In terms of per capita income, there has been a modest rise to $2,784 in the current fiscal year from $2,749 in the previous year. This estimate is based on data from the first seven months of FY24.

Initially, the government had projected a growth rate of 7.5% for the current fiscal year in the budget, but this was later revised downward to 7%.

Bangladesh’s Gross Domestic Product (GDP) at current prices has increased to $459 billion, up from $452 billion in the previous fiscal year.

Sector-wise analysis shows mixed trends. The agriculture sector is estimated to grow by 3.21% this fiscal year, down from 3.37% last year, marking a 0.16% decrease. The industry sector is projected to grow by 6.66%, down from 8.37%, reflecting a 1.71% decrease. Conversely, the services sector is expected to grow by 5.80% this fiscal year, up from 5.37% in the previous year, indicating a 0.43% increase.

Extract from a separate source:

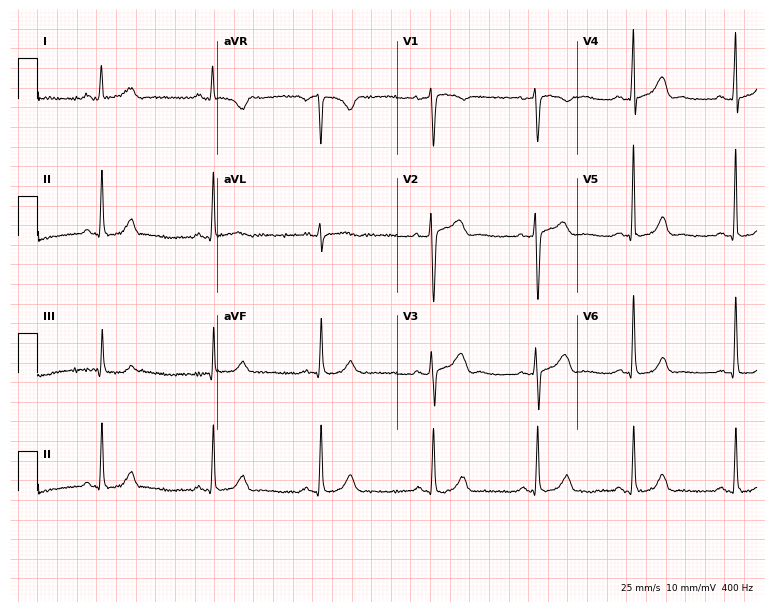
12-lead ECG from a female, 35 years old (7.3-second recording at 400 Hz). Recorded interpretation: within normal limits.

The investment-to-GDP ratio remains steady at 30.98%, according to BBS data. In the agriculture sector, the estimated growth for this fiscal year is 3.21%, down from 3.37% the previous year, marking a 0.16% decrease.

Additionally, the domestic savings and national savings rates stand at 27.61% and 31.86%, respectively, for the current fiscal year. Compared to the previous fiscal year, investment increased by 0.03%, domestic savings by 1.85%, and national savings by 1.91%.

Private sector investment growth is estimated at 23.5% this fiscal year, compared to 24.18% in the previous year.

The BBS also estimated the consumption rate at 74.24% in FY24, up from 72.39% in the previous fiscal year.